26
March
2019
|
14:04 PM
America/Chicago

Teams from Calif., Minn., S.D. Headed to AFA National STEM Competitions

Three cadet teams from the California, Minnesota and South Dakota wings will be competing next month in the national finals of two Air Force Association STEM education competitions — the CyberPatriot National Youth Cyber Defense Competition and StellarXplorers, the National High School Space Challenge.

CyberPatriot, now in its 11th year, will hold its national finals April 8-10 in Baltimore. The national finals for StellarXplorers, in its fifth year, are set for April 10-13 in Colorado Springs, during the 35th Space Symposium.

Competing in CyberPatriot will be the California Wing’s Fullerton Composite Squadron 56 and the South Dakota Wing’s Big Sioux Composite squadron.The Minnesota Wing’s Anoka Composite Squadron will compete in Colorado Springs.

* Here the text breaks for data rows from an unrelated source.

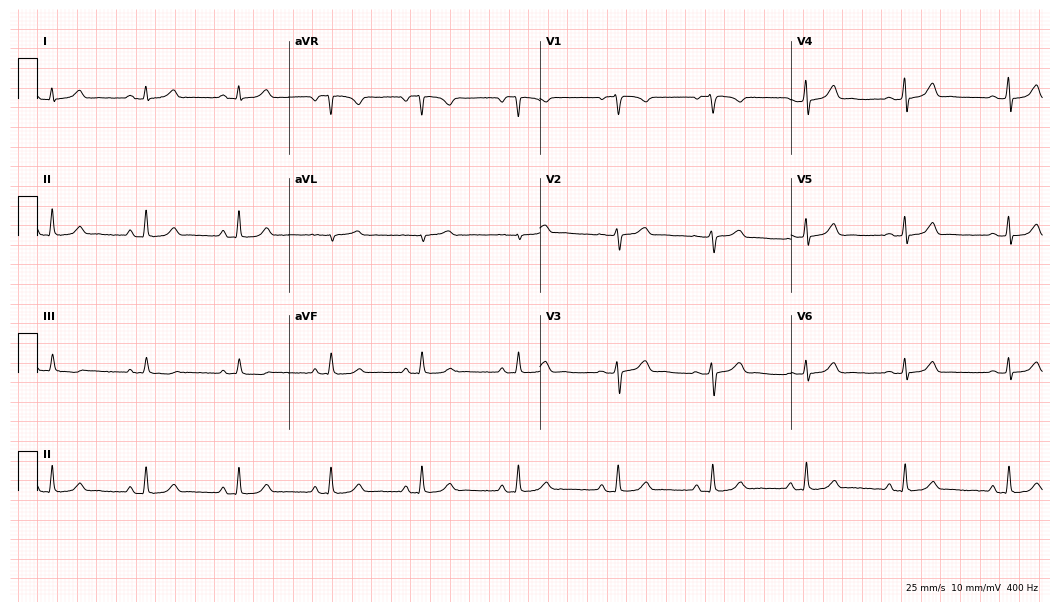
Electrocardiogram, a 26-year-old female. Overall reading on record: normal ECG.
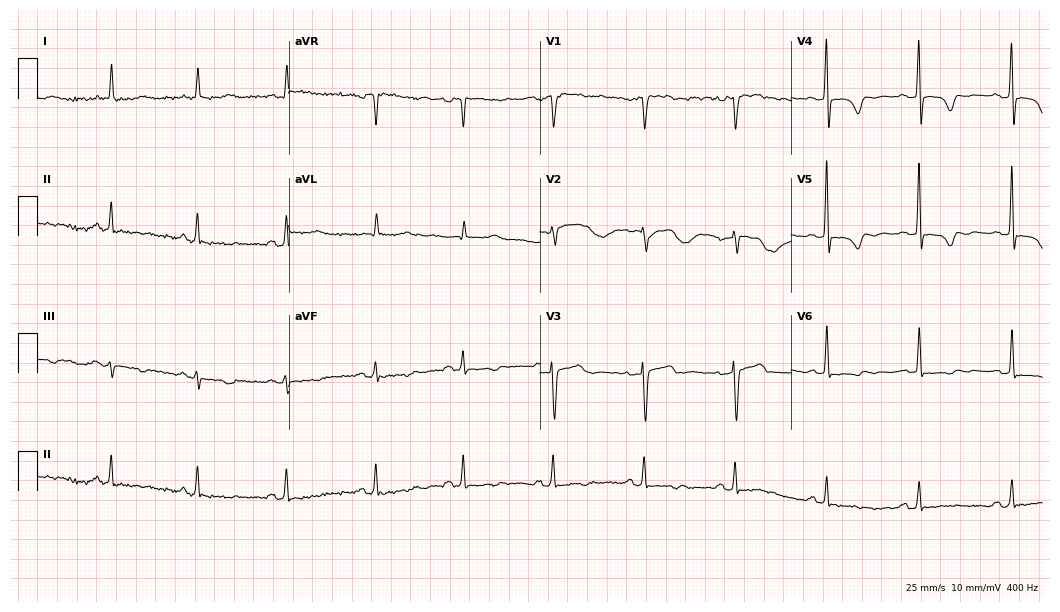
12-lead ECG (10.2-second recording at 400 Hz) from a 70-year-old female patient. Screened for six findings — first-degree AV block, right bundle branch block, left bundle branch block, sinus bradycardia, atrial fibrillation, sinus tachycardia — none is recorded. Other findings, if any, are not listed.
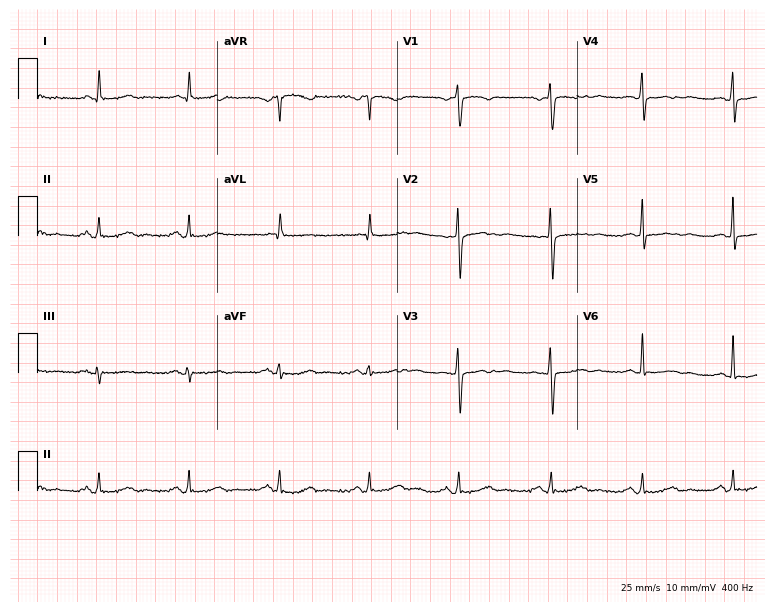
12-lead ECG (7.3-second recording at 400 Hz) from a female patient, 74 years old. Labelled as a normal ECG.
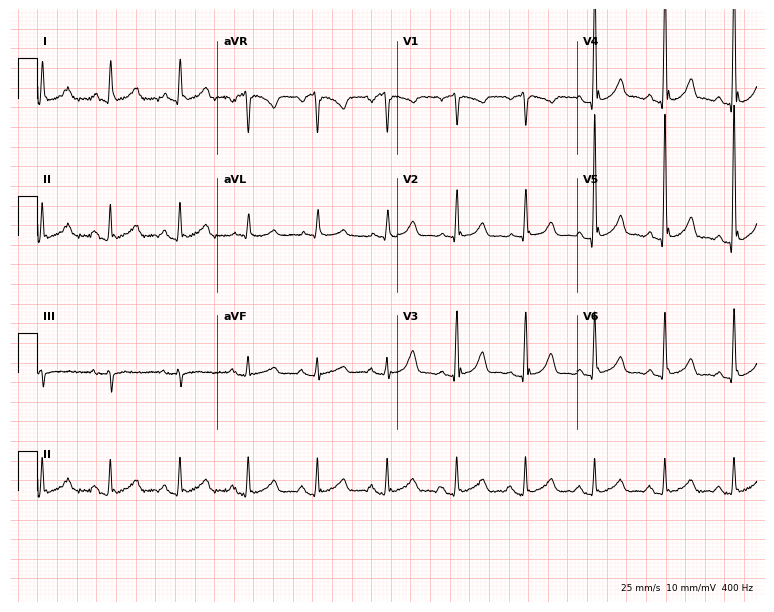
Resting 12-lead electrocardiogram (7.3-second recording at 400 Hz). Patient: a 51-year-old male. Read as a normal ECG.
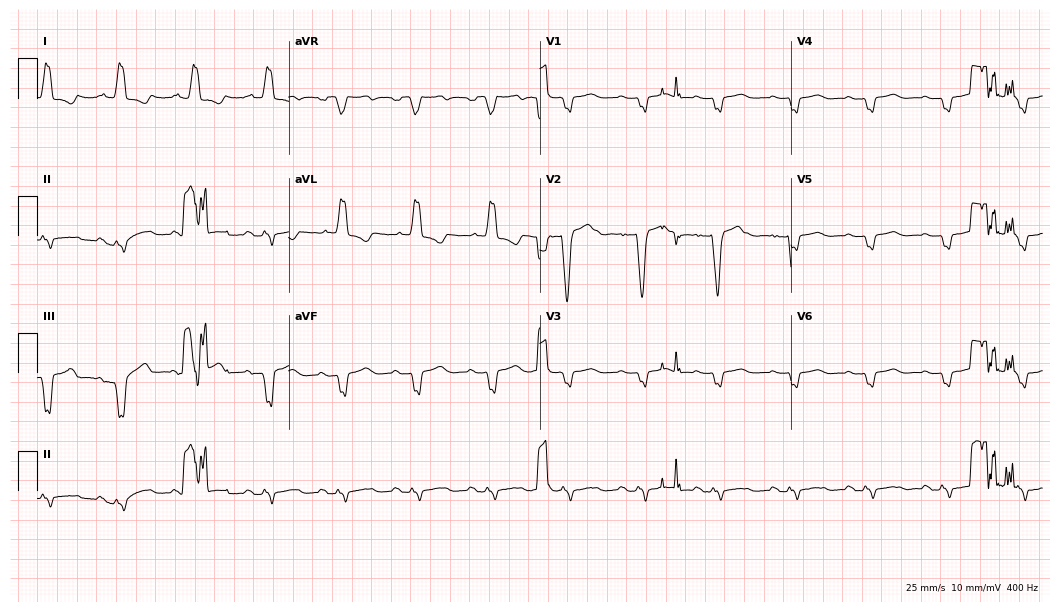
Standard 12-lead ECG recorded from a 66-year-old male patient (10.2-second recording at 400 Hz). The tracing shows left bundle branch block.
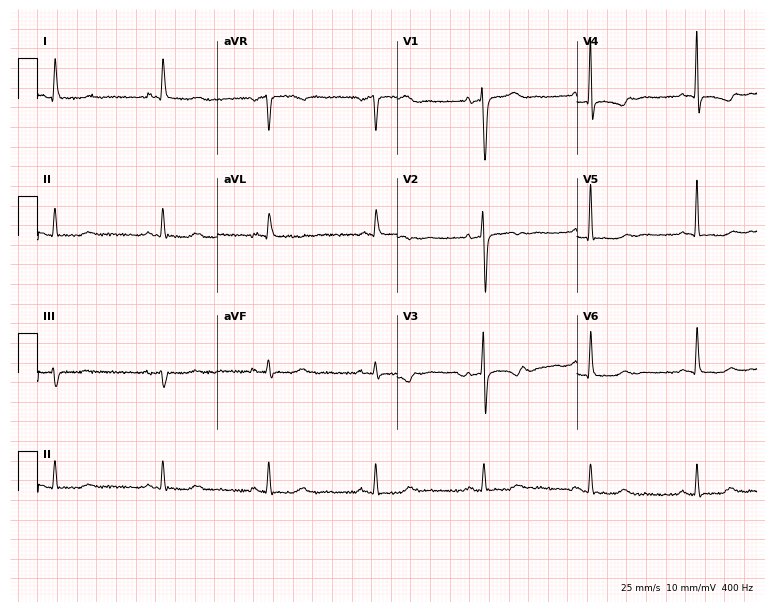
Electrocardiogram (7.3-second recording at 400 Hz), a 60-year-old female. Of the six screened findings (first-degree AV block, right bundle branch block, left bundle branch block, sinus bradycardia, atrial fibrillation, sinus tachycardia), none is recorded. Other findings, if any, are not listed.

The team is new to the StellarXplorers national finals but is participating in the overall competition for the second year.

The Big Sioux unit is marking its return to the national finals for a fifth year after qualifying for the championship round from 2012-2015, including a second-place overall finish in 2015, a Networking Finals victory in 2012 and a Forensics Competition in 2013.

Fullerton squadron cadets first reached the national finals last year, when two different teams from the unit qualified.

The CyberPatriot competition puts teams of high school and middle school students in the position of newly hired IT professionals tasked with managing a small company’s network. Teams are given a set of virtual images that represent operating systems and are tasked with finding cybersecurity vulnerabilities within the images and hardening the system while maintaining critical services in a six-hour period.

The Big Sioux squadron, based in Brookings, South Dakota, is commanded by Maj. Elliott Filler and the team’s coach is Capt. Tyler Gross, a former CyberPatriot participant who went to the national finals in 2014 and 2015. This is the eighth year Gross has been involved in CyberPatriot as a participant, mentor or coach.

Big Sioux team members are:

  • Cadet Lt. Col. Annabelle Klosterman
     
  • Cadet Capt. Austen King (team captain)
     
  • Cadet 1st Lt. Isaiah Klosterman
     
  • Cadet Airman 1st Class Jeremiah Jorenby.

​ All but Jorenby, who’s in his first year of competition, have been on the team for three years.

 

This is the second consecutive year the Fullerton squadron’s Team Valour has made the CyberPatriot national finals. The squadron is commanded by Capt. Doug Miller and the team’s coach is 1st Lt. Brian Vu.

Fullerton members are:

  • Cadet Capt. Daniel Hayase (team captain)
     
  • Cadet 1st Lt. Kayla Kim
     
  • Cadet Chief Master Sgts. Chaeeun KimEsther Kwon and Rachel Lee
     
  • Cadet Staff Sgt. Thomas Hoang.

All but Lee competed in the finals last year.

Civil Air Patrol competes in the All Service Division of CyberPatriot, which includes junior ROTC teams for each of the military services as well as the Naval Sea Cadets. CAP accounted for 540 of the 1,245 All Service teams in the past year.

CAP teams have finished first nationally three times – in 2011, when a Florida Wing entry took the title, and in 2012 and 2017, when the crown went to the Colorado Springs Cadet Squadron. In addition, the California Wing’s Beach Cites Cadet Squadron 107 won the inaugural Middle School Division competition in 2014.

StellarXplorers has 10 teams in its national finals, and CAP will be represented for the third straight year. CAP had 15 StellarXplorers teams competing this year, with two of its other teams — the New Jersey Wing’s Capt. Bud Jackson Composite Squadron and the Utah Wing’s Blackhawk Cadet Squadron — being regional winners.

StellarXplorers supplies a self-contained academic/education component accessed online as a curriculum supplement, as well as specific training in the use of system simulation software Systems Tool Kit (STK). Competing teams are asked for their solutions to a typical space design problem, such as orbit determination, satellite component selection and launch vehicle planning, as outlined in a scenario describing the system’s mission and constraints.

The Anoka squadron, based in Blaine, Minnesota, is commanded by Capt. Patrick Wolfgram. The team director is Maj. Mary Albright, who also directs the squadron’s CyberPatriot teams.

Anoka team members are:

  • Cadet 2nd Lt. Yelizar Dergachev (team co-captain)
     
  • Cadet Chief Master Sgts. Michael Belair (team co-captain) and Jordan Norwood
     
  • Cadet Staff Sgt. Hannah Tepley
     
  • Cadet Tech. Sgt. Sydney Norwood.

Belair, Dergachev and Jordan Norwood are second-year competitors while Sydney Norwood and Tepley are first-year participants.